Once these easy wins were handled, the teams began investing time into more strategic improvements—refactoring jobs, trimming obsolete data lake tables, and introducing sampling for clickstream events where applicable.

Ultimately, it comes down to ROI. Each team must weigh whether the time spent optimizing costs would be better invested in creating new value for the company.
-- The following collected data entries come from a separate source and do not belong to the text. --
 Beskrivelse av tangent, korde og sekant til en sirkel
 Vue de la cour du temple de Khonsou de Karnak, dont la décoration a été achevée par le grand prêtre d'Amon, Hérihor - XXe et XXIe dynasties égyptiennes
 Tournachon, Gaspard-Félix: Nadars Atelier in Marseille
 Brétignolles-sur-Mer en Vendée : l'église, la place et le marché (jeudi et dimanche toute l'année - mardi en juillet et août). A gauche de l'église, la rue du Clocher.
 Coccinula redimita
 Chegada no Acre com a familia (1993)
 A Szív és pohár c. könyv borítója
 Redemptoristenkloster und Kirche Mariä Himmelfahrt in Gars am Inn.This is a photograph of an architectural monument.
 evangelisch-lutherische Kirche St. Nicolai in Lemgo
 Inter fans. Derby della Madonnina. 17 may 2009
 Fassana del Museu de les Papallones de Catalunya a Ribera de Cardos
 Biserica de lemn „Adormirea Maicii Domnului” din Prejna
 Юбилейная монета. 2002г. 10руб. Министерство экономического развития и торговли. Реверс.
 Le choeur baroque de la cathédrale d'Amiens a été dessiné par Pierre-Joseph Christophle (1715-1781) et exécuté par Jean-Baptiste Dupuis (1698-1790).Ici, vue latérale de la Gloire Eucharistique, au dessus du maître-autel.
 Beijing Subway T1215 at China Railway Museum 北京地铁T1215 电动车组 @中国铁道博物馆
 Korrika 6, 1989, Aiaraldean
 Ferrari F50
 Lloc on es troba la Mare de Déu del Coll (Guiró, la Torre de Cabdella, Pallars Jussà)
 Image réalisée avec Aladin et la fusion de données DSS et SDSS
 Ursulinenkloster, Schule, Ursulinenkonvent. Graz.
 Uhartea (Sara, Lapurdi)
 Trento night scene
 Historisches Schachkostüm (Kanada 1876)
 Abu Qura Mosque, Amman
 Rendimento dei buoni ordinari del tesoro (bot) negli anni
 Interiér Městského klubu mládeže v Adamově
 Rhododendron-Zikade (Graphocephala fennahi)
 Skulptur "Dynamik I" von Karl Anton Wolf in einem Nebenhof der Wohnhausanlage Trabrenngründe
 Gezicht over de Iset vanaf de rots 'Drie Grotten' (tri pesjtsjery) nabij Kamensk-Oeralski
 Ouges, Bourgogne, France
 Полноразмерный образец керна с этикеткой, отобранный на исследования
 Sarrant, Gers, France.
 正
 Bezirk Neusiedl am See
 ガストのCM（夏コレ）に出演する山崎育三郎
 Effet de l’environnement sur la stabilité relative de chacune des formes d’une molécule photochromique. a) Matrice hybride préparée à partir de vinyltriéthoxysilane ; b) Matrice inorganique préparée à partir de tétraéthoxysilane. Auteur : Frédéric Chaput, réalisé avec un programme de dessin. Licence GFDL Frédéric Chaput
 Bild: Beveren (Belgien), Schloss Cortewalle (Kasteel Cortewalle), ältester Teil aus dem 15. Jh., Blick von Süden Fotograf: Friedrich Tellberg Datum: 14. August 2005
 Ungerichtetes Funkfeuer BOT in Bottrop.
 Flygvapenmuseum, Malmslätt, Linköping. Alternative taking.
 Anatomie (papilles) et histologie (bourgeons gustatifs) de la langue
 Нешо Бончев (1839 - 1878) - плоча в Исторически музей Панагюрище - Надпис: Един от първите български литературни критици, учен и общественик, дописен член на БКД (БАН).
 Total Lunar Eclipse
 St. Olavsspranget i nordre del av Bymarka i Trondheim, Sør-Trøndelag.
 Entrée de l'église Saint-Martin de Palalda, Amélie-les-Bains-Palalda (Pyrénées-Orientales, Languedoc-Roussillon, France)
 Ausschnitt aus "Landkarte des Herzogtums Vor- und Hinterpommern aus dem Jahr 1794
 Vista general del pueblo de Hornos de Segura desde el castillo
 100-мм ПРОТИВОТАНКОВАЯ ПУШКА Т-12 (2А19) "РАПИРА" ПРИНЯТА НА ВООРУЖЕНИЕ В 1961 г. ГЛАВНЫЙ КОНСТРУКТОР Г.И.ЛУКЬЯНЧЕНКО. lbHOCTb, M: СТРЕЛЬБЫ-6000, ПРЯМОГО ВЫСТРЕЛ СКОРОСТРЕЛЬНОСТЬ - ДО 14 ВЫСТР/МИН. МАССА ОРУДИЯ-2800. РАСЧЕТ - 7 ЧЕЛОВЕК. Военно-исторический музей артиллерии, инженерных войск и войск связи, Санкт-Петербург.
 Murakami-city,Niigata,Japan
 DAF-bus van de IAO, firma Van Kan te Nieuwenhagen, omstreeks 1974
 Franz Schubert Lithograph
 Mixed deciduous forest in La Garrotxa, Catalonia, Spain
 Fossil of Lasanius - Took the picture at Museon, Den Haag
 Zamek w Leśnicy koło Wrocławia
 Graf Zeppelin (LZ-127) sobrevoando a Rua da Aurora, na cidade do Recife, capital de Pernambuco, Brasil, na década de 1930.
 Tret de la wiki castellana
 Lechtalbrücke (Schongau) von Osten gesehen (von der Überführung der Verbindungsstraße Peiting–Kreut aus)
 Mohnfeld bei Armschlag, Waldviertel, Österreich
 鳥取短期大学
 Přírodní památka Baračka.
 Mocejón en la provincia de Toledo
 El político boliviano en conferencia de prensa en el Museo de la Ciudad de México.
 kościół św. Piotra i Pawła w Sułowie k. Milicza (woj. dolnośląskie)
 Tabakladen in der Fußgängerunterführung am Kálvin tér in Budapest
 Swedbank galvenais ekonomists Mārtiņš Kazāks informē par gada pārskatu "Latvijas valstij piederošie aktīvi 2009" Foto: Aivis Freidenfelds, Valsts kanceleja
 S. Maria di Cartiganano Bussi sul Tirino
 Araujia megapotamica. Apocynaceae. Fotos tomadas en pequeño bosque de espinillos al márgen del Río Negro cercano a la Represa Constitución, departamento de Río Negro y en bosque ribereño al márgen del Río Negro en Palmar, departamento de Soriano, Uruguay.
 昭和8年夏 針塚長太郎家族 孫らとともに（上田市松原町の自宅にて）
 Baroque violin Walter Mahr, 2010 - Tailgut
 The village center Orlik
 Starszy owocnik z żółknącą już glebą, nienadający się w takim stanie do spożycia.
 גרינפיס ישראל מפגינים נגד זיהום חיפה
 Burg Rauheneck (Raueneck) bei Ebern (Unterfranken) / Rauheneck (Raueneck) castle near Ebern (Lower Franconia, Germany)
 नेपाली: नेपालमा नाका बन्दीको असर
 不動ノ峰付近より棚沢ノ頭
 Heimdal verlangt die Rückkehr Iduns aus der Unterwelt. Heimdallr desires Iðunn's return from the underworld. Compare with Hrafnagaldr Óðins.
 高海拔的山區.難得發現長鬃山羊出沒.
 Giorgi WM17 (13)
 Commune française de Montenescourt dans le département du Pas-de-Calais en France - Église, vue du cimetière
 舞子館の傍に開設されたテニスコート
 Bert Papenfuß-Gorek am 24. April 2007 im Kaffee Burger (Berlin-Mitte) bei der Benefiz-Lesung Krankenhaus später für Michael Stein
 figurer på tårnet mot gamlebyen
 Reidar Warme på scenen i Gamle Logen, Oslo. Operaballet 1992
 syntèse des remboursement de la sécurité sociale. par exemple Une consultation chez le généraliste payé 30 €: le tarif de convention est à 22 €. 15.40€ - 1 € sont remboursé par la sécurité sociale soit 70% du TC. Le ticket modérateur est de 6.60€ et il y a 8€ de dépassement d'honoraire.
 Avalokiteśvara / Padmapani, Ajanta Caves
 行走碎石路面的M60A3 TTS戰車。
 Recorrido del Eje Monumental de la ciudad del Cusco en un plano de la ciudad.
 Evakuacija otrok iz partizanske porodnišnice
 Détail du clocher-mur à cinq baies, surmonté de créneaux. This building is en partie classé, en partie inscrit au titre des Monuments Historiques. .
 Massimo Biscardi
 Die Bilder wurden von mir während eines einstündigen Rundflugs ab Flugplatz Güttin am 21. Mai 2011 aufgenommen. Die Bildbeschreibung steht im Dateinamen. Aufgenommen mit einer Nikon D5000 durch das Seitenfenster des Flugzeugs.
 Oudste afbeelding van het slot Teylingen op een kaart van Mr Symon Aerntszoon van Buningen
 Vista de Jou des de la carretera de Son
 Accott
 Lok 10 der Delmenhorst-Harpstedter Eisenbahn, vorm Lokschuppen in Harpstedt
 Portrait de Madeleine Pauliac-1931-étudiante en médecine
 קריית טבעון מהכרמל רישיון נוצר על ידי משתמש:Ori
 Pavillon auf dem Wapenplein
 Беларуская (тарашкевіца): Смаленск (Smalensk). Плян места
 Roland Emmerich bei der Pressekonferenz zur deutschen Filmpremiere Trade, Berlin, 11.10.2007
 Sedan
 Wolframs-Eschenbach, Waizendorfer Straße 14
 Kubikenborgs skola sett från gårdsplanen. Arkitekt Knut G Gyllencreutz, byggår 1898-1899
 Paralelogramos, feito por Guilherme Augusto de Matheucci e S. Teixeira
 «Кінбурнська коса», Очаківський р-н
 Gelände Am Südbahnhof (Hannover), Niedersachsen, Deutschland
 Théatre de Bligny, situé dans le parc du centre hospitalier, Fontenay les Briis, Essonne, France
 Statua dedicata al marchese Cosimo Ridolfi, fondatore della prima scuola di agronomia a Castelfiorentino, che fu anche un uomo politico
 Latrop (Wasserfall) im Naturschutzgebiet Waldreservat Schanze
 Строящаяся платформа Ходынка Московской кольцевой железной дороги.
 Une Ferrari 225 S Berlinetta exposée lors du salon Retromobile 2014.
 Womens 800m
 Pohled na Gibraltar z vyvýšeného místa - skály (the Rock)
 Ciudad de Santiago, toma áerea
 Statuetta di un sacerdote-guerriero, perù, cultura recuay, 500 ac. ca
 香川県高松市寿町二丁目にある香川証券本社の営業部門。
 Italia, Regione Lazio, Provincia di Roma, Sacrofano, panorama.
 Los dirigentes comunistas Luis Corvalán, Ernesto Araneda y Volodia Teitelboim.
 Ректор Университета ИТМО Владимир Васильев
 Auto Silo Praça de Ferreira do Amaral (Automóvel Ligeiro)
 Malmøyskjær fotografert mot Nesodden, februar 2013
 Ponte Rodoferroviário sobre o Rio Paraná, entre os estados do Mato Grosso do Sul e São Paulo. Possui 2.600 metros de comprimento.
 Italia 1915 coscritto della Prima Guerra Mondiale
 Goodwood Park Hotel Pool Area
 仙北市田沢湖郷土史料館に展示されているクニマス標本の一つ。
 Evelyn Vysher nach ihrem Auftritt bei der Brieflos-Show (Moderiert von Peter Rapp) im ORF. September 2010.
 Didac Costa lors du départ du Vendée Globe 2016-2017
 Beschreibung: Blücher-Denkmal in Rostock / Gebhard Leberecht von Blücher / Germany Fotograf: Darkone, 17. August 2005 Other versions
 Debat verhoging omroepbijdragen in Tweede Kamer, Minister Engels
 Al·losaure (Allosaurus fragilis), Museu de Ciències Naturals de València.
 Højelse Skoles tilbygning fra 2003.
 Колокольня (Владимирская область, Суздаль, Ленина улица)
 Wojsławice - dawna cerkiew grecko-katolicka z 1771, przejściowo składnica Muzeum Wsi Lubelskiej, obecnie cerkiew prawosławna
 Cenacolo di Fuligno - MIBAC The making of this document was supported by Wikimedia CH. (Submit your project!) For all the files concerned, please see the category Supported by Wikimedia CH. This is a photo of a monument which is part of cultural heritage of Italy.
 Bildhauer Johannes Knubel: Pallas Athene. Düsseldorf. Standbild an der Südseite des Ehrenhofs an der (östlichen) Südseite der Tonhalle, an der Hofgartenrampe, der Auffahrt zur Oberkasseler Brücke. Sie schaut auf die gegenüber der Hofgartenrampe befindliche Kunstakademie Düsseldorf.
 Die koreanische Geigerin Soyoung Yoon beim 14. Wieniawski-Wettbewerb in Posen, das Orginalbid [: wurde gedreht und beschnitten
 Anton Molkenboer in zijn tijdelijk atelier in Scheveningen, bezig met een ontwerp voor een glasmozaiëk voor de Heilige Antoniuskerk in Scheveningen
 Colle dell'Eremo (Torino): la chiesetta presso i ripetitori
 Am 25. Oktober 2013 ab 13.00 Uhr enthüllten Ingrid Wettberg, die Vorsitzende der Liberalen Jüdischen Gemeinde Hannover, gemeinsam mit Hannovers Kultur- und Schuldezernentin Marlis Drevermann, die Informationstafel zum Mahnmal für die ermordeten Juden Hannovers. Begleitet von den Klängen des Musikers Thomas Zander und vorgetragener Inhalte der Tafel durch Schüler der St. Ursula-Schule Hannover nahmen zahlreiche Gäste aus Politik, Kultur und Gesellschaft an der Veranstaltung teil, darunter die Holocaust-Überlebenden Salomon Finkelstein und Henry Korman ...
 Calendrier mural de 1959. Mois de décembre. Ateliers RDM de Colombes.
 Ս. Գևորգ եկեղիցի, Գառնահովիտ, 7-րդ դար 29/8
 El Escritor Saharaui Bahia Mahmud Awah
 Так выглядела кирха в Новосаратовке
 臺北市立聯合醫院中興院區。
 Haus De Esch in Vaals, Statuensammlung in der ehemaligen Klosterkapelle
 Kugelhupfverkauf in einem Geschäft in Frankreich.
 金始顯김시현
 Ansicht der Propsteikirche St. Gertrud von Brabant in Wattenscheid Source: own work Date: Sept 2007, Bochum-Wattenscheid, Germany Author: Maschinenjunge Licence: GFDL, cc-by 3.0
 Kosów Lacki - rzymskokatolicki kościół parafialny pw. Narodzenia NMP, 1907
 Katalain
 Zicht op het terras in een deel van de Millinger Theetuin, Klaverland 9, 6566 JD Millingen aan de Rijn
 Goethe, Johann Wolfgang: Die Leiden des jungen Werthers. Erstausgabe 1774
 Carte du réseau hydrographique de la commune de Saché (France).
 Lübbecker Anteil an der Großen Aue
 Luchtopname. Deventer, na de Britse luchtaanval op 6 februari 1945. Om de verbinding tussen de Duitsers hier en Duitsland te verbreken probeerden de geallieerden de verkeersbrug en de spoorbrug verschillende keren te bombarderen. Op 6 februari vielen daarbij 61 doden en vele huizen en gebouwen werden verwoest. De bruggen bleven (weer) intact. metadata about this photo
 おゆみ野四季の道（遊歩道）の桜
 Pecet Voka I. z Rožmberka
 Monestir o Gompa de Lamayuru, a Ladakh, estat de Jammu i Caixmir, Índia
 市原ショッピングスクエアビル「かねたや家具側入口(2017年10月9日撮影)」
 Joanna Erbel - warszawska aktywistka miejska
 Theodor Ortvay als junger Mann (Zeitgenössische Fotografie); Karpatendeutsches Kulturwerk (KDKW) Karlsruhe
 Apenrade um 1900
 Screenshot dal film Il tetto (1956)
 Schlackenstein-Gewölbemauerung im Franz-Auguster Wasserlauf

To keep the momentum going, we hold a monthly meeting to review the latest changes, identify emerging trends, and provide a monthly cost report that highlights both improvements and regressions. Additionally, we plan on exposing the cost of assets within internal UIs to raise awareness

Key takeaways

To summarise our journey, here are the top takeaways from our journey:

Make cost data visible and accessible Centralize billing and usage data across all providers into your data lake. Expose it through dashboards that are tailored for both high-level overviews and team-specific insights.
Enforce ownership across data assets Define clear ownership at the schema, pipeline, and query/job level. Use metadata propagation to track and attribute costs accurately across shared infrastructure.
Build simple, explainable cost models Even approximate models based on CPU time or storage size can be effective when they are consistent, transparent, and tied to real infrastructure usage.
Introduce efficiency KPIs Track cost-per-unit metrics like “cost per 1B clickstream events” or “cost per 100M Trino CPU millis” to benchmark improvements and identify regressions over time.
Invest in infrastructure improvements Tackle inefficiencies at the platform level—automated cleanup, compaction, better compression, tiered storage, and smarter autoscaling all contribute to lower costs.
Empower data teams with guidance Provide clear documentation and optimization playbooks. Engage teams regularly to highlight cost drivers and celebrate meaningful improvements.
Make cost optimization a continuous process Establish regular reviews and reporting. Foster a culture where cost awareness is part of day-to-day decision-making—not just a reactive effort during audits or budget cuts.

Conclusion

Our journey toward a more cost-effective data platform wasn’t about cutting corners - it was about building transparency, ownership, and efficiency into every layer of our data infrastructure. By combining a solid pricing model, clear usage attribution, and a culture of accountability, we were able to reduce our monthly cloud spend by 50% - without sacrificing performance or agility.

This transformation wouldn’t have been possible without the close collaboration between infrastructure teams and data professionals. Once the right data surfaced, teams were quick to respond, finding opportunities to trim waste, optimize pipelines, and make smarter decisions about their workloads.

Ultimately, cost optimization is not a one-time project - it’s an ongoing process. As our platform evolves, so will our tooling, processes, and practices. But with the right foundations in place, we’ve made cost awareness part of how we operate - not just a problem to fix when budgets get tight.